Connect with us

ALTIN - DÖVİZ - KRIPTO PARA

Mahfi Eğilmez: 2024 Biterken Ekonomide Artılar ve Eksiler

Yayınlanma:

|

Enflasyon

Türkiye ekonomisinin en uzun soluklu derdi enflasyondur. Yarım yüzyıldan bu yana enflasyonla mücadele hiç bitmedi. Bu uzun mücadeleye karşın enflasyon bu süre içinde ideal oran olarak tanımlanan yüzde 2 -3 düzeylerine hiç indirilemedi. 2021 yılının Eylül ayında “faiz sebep enflasyon sonuçtur” söylemine dayanarak yola çıkan Merkez Bankası’nın faiz indirimiyle başlayan enflasyon patlaması 2023 Haziran ayında rasyonel yaklaşımlara dönülerek yani faiz artırılarak denetim altına alındı. Aşağıdaki grafik enflasyonun 2020 başından 2024 Ekim ayına kadar olan seyrini gösteriyor (grafik; TÜİK TÜFE verilerinden tarafımdan hazırlanmıştır.)

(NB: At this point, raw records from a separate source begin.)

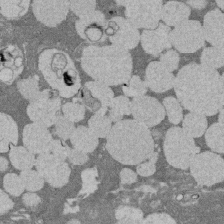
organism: Rat
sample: Salivary granule
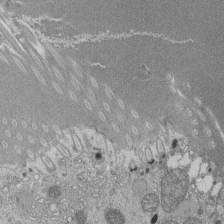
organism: Tetrahymena
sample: Cilia in tetrahymena
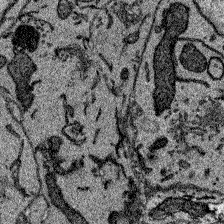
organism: Zebrafish
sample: Larval olfactory bulb
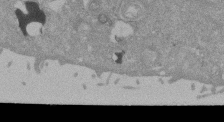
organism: Mouse
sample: ED-1 cell nuclei; centrioles
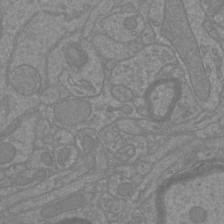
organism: Mouse
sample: Cortical neurons
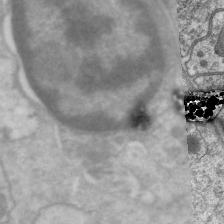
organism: C. elegans
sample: Pharynx
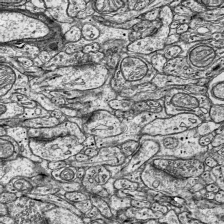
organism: Mouse
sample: Visual Cortex
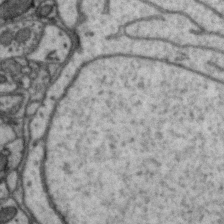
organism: Zebra finch
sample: Brain
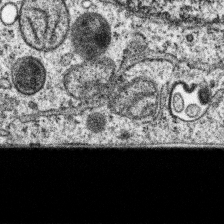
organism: Human
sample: HeLa cells
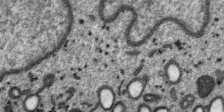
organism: Human
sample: Lung epithelial cells infected with SARS-CoV-2
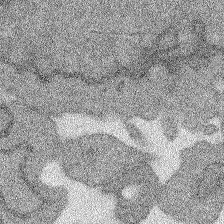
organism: Human
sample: HeLa cells
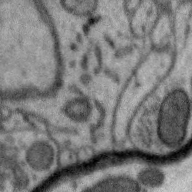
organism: Zebra finch
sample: Brain
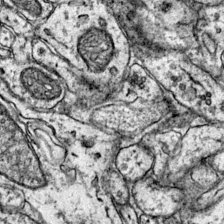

Enflasyonda düşüş yaşanmasına karşılık bu düşüş beklendiği kadar hızlı değil. Merkez Bankası 2024 sonu için enflasyon tahminini yüzde 38’den yüzde 44’e revize etmek zorunda kaldı. Bu ağır düşüş 2025 yılını da olumsuz etkileyecek gibi görünüyor.

Döviz kurları, TL’ye verilen faizin çekiciliği nedeniyle bir yandan carry trade yoluyla dışarıdan gelen dövizler bir yandan da Türklerin bu faizden yararlanmak amacıyla dövizden Türk Lirasına dönüşlerinin etkisiyle sabit denilebilecek bir seyir izliyor. Maliyet enflasyonunun önemli bir bileşeni olan kurların sabit kalması enflasyona arz yönüyle olumlu etki yapıyor. Faizin yüksek olmasının yarattığı etkiyle mallara olan talebin düşmesi talep enflasyonunu frenlemekle birlikte hizmetlere yönelik talepte azalma olmaması hatta artış olması ise talep enflasyonunu olumsuz etkiliyor. Yaşam pahalılığı, konut, araba, beyaz eşya fiyatlarının yüksekliği nedeniyle bu tür malları satın alma umudu kalmayanlar ellerine geçen parayı dışarıda lokantalarda, kafelerde, eğlence yerlerinde harcayarak hizmet talebinin yüksek kalmasına neden oluyor. Hizmet talebinin düşmemesinde kayıt dışı ekonominin de büyük etkisi var.

Özetle enflasyondaki gelişmelerin artısı enflasyonun gerilemesi eksisi ise yeterince gerilememesi.

Büyüme ve İşsizlik

Enflasyonla mücadele politikası para arzının denetimi, faizlerin yükseltilmesi gibi para politikası ve vergilerin artırılması, kamu harcamalarının kısılması gibi maliye politikası önlemleriyle yürütülür. Bu politikaların yan etkisi genellikle büyümenin düşmesi ve işsizliğin yükselmesidir. Aşağıdaki grafik büyüme ve işsizlik oranlarındaki gelişimi bir arada gösteriyor (grafik TÜİK TÜFE ve İstihdam tablolarındaki veriler kullanılarak tarafımdan hazırlanmıştır.)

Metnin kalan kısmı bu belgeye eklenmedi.